Mayor Salem Derby presented the proposed municipal budgets for fiscal year 2027 to the City Council on May 6 and asked the council and residents to engage in the review process ahead of a June vote on a $6.9 million Proposition 2'5 override.
The mayor said East Hampton faces a structural general‑fund deficit of roughly $6.5 million driven by fixed cost growth (health insurance, contractual wages, special education, and debt service). He submitted two balanced scenarios: Budget A, which assumes voter approval of a $6.9 million override and preserves most services, and Budget B, a severely cut alternative that reduces services and relies on one‑time draws from stabilization funds.
"This is the most consequential budget I will submit," the mayor said, and urged residents to attend committee hearings and public forums. The mayor's narrative included line‑by‑line assumptions: departmental expenditures benchmarked to the governor's house one; local aid estimates; a $200,000 new‑growth conservative estimate; and health premium increases noted at 12.48 percent per the regional rate notice.
The council voted to send both the proposed and the reduced municipal budgets to the finance committee for detailed review and scheduled multiple department hearings across May and early June. The mayor also announced public outreach on the budget and that the town will hold community informational sessions about department budgets.

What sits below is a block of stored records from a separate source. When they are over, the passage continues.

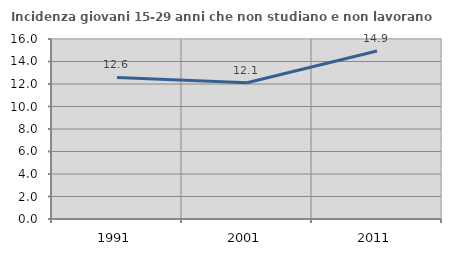
| Category | Incidenza giovani 15-29 anni che non studiano e non lavorano  |
|---|---|
| 1991.0 | 12.579 |
| 2001.0 | 12.106 |
| 2011.0 | 14.928 |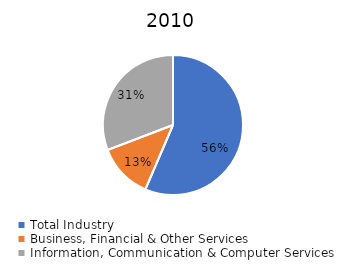
| Category | Series 0 |
|---|---|
| Total Industry | 0.565 |
| Business, Financial & Other Services | 0.127 |
| Information, Communication & Computer Services | 0.308 |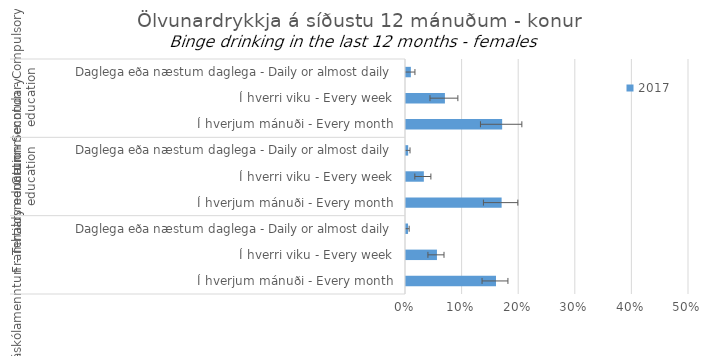
| Category | 2017 |
|---|---|
| 0 | 0.009 |
| 1 | 0.069 |
| 2 | 0.17 |
| 3 | 0.004 |
| 4 | 0.032 |
| 5 | 0.169 |
| 6 | 0.004 |
| 7 | 0.055 |
| 8 | 0.159 |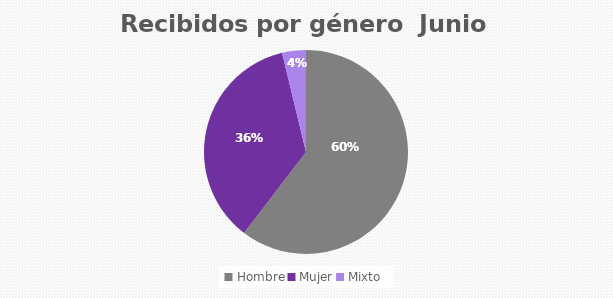
| Category | Recibidos por género  JUNIO |
|---|---|
| Hombre | 32 |
| Mujer | 19 |
| Mixto | 2 |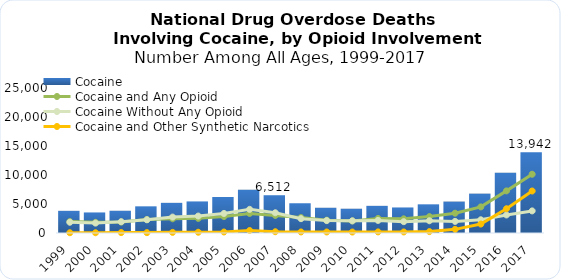
| Category | Cocaine |
|---|---|
| 1999.0 | 3822 |
| 2000.0 | 3544 |
| 2001.0 | 3833 |
| 2002.0 | 4599 |
| 2003.0 | 5199 |
| 2004.0 | 5443 |
| 2005.0 | 6208 |
| 2006.0 | 7448 |
| 2007.0 | 6512 |
| 2008.0 | 5129 |
| 2009.0 | 4350 |
| 2010.0 | 4183 |
| 2011.0 | 4681 |
| 2012.0 | 4404 |
| 2013.0 | 4944 |
| 2014.0 | 5415 |
| 2015.0 | 6784 |
| 2016.0 | 10375 |
| 2017.0 | 13942 |

The council also signed the warrant for a special city election on June 9 that will ask voters whether to allow the additional $6.9 million in property taxes. City finance staff and the auditor clarified that if the council's final adopted budget requires less than the full $6.9 million, the use of override revenues will be adjusted accordingly and only the amount needed to balance the adopted budget will be used.
Next steps: the finance committee will hold a series of public hearings by department and is expected to return a recommendation and final budget to the full council in early June. The June 9 election will allow voters to decide whether to authorize the override that would fund Budget A.